My belief is that if you are comparing execution times between two different environments, then you should be doing that on exactly the same hardware configuration and if that is not feasible, you should at-least match the CPU, physical RAM and disk sub-system on both sides. I had already documented in an earlier blog post why RAM/CPU configurations are important when comparison execution statistics between two different SQL Server environments. Ideally, you should have the same exact environment as your test environment including the workload (i.e. number of users, connections etc.). However, we all know that Utopia is not a place where we live in and hence the toned down test scripts, scaled down/up environments, shared resources and I could keep lamenting!!

In the last month, I dealt with two such issues where in a T-SQL batch performing a large number of inserts on a database table was being used to compare the performance between two different environments. Since I get called in to fix a problem and no-one generally calls CSS to tell us that their server is running as expected… the problem invariably happened to be that a bigger, beefier server was taking a longer time to execute the same batch. I shall demonstrate where not knowing about the WAL protocol can cause such test mechanisms to be skewed and take you down the proverbial rabbit-hole!

The script that I shall be using for demonstrating the pitfalls of this behavior is pretty simple:

declare @cntr int = 1
while @cntr <= 1000000
begin
insert into tblInserts (SNo,RowVal) values(@cntr,’Record ID ‘ +CAST(@cntr as varchar(7)))
set @cntr += 1
end

The script inserts 1 million rows into a database table (a heap table) using a while loop. During the time of the insert, I shall capture various performance counter values during the execution along with wait statistics for the query.

Modification: September 9th, 2011: Based on Kendra’s (Twitter) feedback, changing the sub-headings. Test 1 makes use of auto-commit mode of SQL Server which is the default and Test 2 can be achieved either by using implicit transaction mode or performing an explicit transaction (BEGIN…COMMIT).
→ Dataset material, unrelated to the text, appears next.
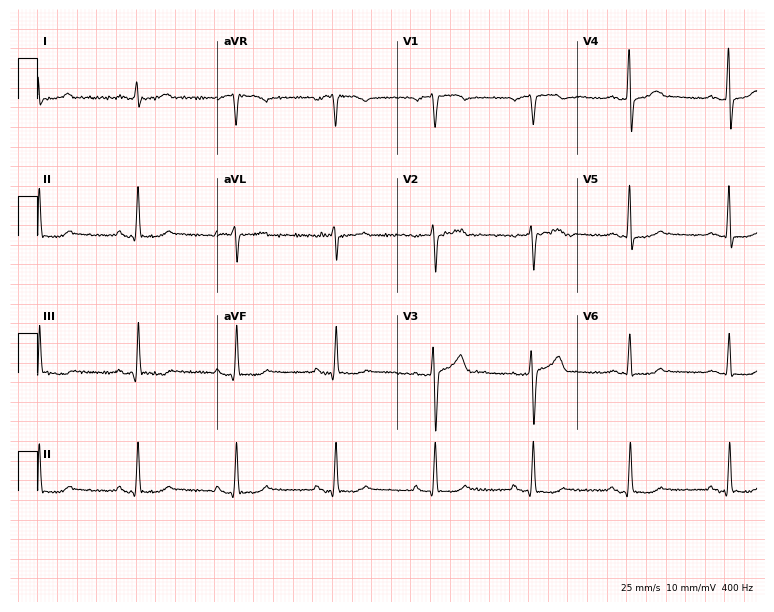
12-lead ECG from a male, 69 years old. Recorded interpretation: within normal limits.

Test 1: With AutoCommit mode

For two iterations the above script on an average took 8 minutes and 30 seconds to complete. When I looked into the wait statistics captured (at 5 second intervals), I don’t see anything standing out other than a few non-zero wait durations for WRITELOGs during certain periods. The non-zero wait times (in milli-seconds) are shown below with the highest value being captured being 10 milli-seconds. The Average Disk Secs/(Read/Write) don’t show me any outstanding values during the data capture to indicate that the disk was a bottleneck, then why does the data below show so many WRITELOG waits. Keep in mind that the total amount of time waited for as indicated by the data below is also not a significantly large amount. So why is it taking over eight minutes to insert the data??image

Runtime Session_id Status Wait_type Wait_time Last_Wait_Type
12:46 AM 51 suspended WRITELOG 10 WRITELOG
12:46 AM 51 suspended WRITELOG 7 WRITELOG
12:47 AM 51 suspended WRITELOG 1 WRITELOG
12:47 AM 51 suspended WRITELOG 2 WRITELOG
12:47 AM 51 suspended WRITELOG 3 WRITELOG
12:47 AM 51 suspended WRITELOG 2 WRITELOG
12:48 AM 51 suspended WRITELOG 7 WRITELOG
12:49 AM 51 suspended WRITELOG 8 WRITELOG
12:49 AM 51 suspended WRITELOG 1 WRITELOG
12:49 AM 51 suspended WRITELOG 10 WRITELOG
12:49 AM 51 suspended WRITELOG 6 WRITELOG
12:50 AM 51 suspended WRITELOG 2 WRITELOG
12:51 AM 51 suspended WRITELOG 3 WRITELOG
12:51 AM 51 suspended WRITELOG 4 WRITELOG
12:51 AM 51 suspended WRITELOG 1 WRITELOG
12:51 AM 51 suspended WRITELOG 2 WRITELOG
12:52 AM 51 suspended WRITELOG 5 WRITELOG
12:52 AM 51 suspended WRITELOG 7 WRITELOG
12:53 AM 51 suspended WRITELOG 1 WRITELOG
12:53 AM 51 suspended WRITELOG 8 WRITELOG

To explain the query, I would need to fall back of SQL Server Performance Monitor counters (sampled at 5 second intervals). On analysis of the performance monitor counters, I found the following:
a. SQLServer:Databases: Log Bytes Flushed/sec showed that on an average 3.1 MB of log bytes were being flushed every 5 seconds for the database on which I was performing the inserts.
b. SQLServer:DatabasesLog Flushes/sec showed that about 6000 log flushes were occurring for this database every 5 seconds on an average.
c. SQLServer:Wait Statistics: Log write waits shows me that on an average there were about 9000+ waits started per second. However, the Cumulative wait time (ms) per second for the same counter shows me negligible values and the Average wait time (ms) value is nearly zero through the data collection period.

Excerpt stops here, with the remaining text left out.